Mandatory climate reporting laws for businesses have passed in the Senate, promising to change the way companies disclose their greenhouse gas emissions — including those contributed by small business suppliers.
The Treasury Laws Amendment (Financial Market Infrastructure and Other Measures) Bill passed in the Upper House on Thursday, clearing the way for its passage into law when Parliament returns in September.
Under the proposed legislation, large companies will need to measure and report their climate-related risks and potential opportunities, in addition to their traditional financial disclosures.
“These critical reforms provide investors and companies the clarity and certainty they need to support the net-zero transformation and further strengthen Australia’s reputation as an attractive destination for international capital,” Treasurer Jim Chalmers said in a statement.
Major companies meeting at least two of three criteria — consolidated annual revenue over $500 million, gross assets over $1 billion, or more than 500 employees — will need to comply with those reporting rules from January 1, 2025.
Reporting requirements for smaller entities will phase in over 2026 and 2027.
Given their size, the vast majority of small businesses will not be directly affected by those new requirements.
However, the need for reporting entities to include their Scope 3 climate risks — that is, climate risks contributed by partners up and down the supply chain — will require some small businesses to explain their emissions to big business partners.
The proposed legislation gives those small businesses some leeway, stating: “For Scope 3 emissions reporting, this will mean that entities will not be required to disclose exact data or detailed information that their customers or suppliers cannot provide easily”.
There are also additional transitional measures embedded in the law.
Scope 3 emissions reporting will begin in the second year of the scheme, giving companies time to assess how best to assess the climate risks of their small business partners.
The proposed legislation will also introduce a three-year ‘modified liability’ period, giving reporting entities, their directors, and auditors time to develop climate reporting skills before they are exposed to private litigation.
Statements regarding Scope 3 emissions will continue to be protected during that three-year buffer.
Only the Australian Securities and Investments Commission (ASIC) will be empowered to launch civil proceedings against rulebreakers in that period.
For its part, ASIC says it will work with small businesses to help them understand the rules, even as it cracks down on corporate greenwashing claims.
“Once the new laws come into effect, ASIC will work with small business representatives to develop practical guidance for small businesses in relation to the requirements of the new laws and how the new laws may impact them,” ASIC deputy chair Sarah Court said in March.

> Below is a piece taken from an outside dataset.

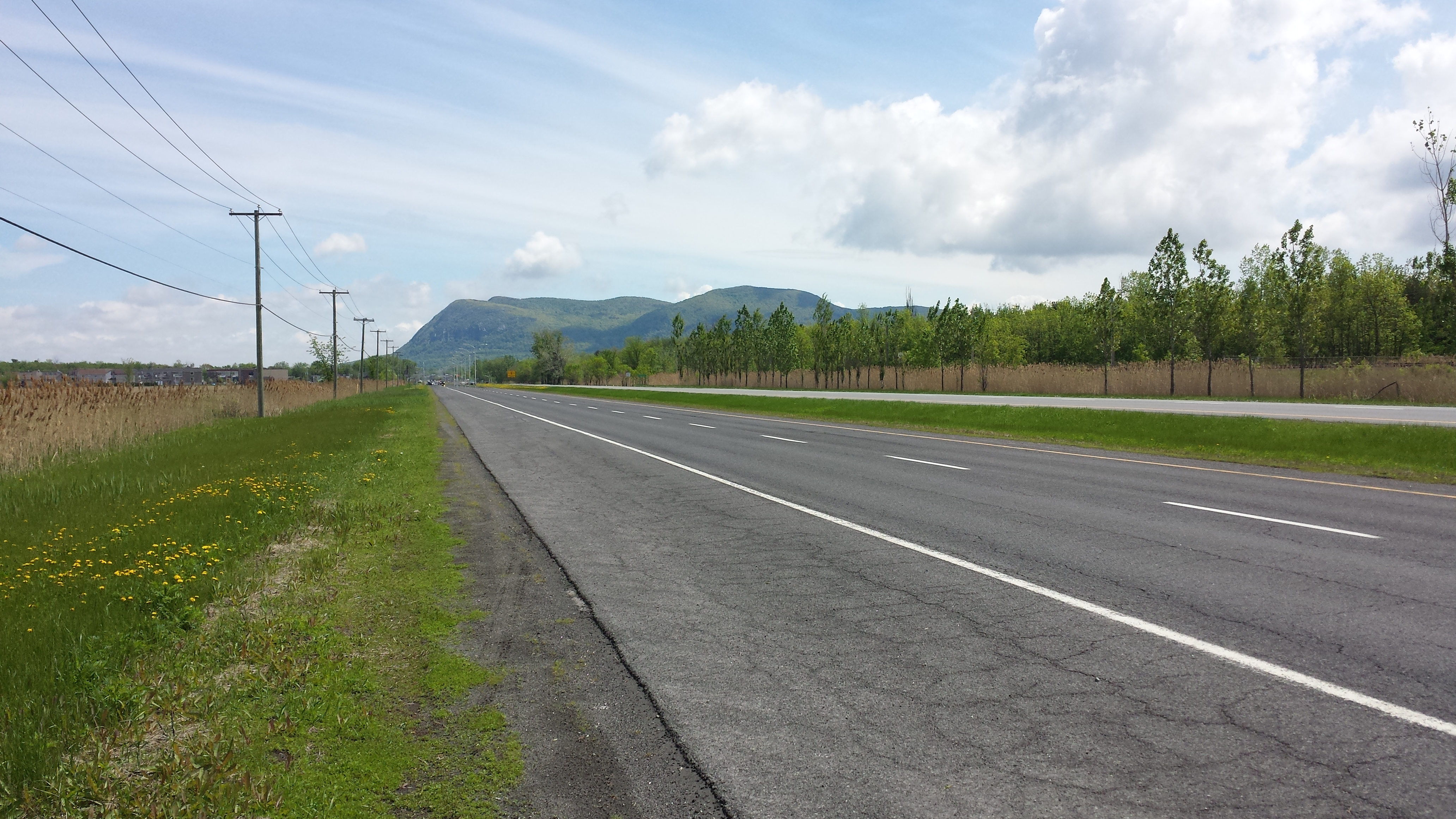 Vue de la face ouest du Mont Saint-Hilaire (Québec - Canada), prise de la route 116 à Saint-Basile-le-Grand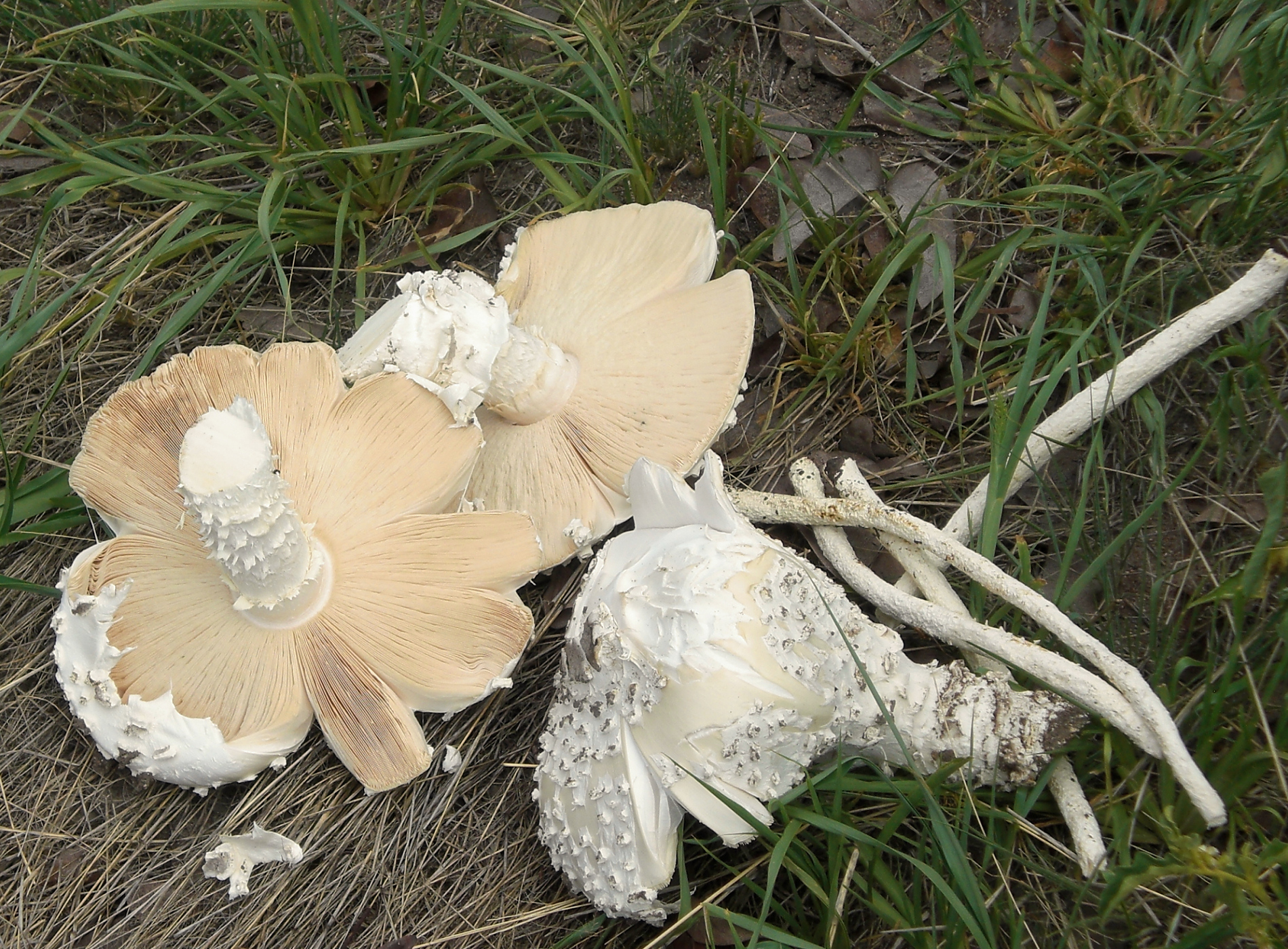 Omayova, Termitenpilz

“ASIC will take a pragmatic and proportionate approach to the supervision and enforcement of this new regime,” the regulator added on Friday.
“We will engage closely with industry as we develop appropriate guidance to help it build the capability required to meet the new obligations.”
The Australian Accounting Standards Board is also developing climate reporting rules aligned to international standards, which will provide more certainty for reporting entities.
Despite those transitional measures, the Coalition fears the Scope 3 reporting requirements will lump small businesses with extra reporting requirements.
In a statement, Shadow Treasurer Angus Taylor on Thursday described the measure as additional “green tape” on SMEs.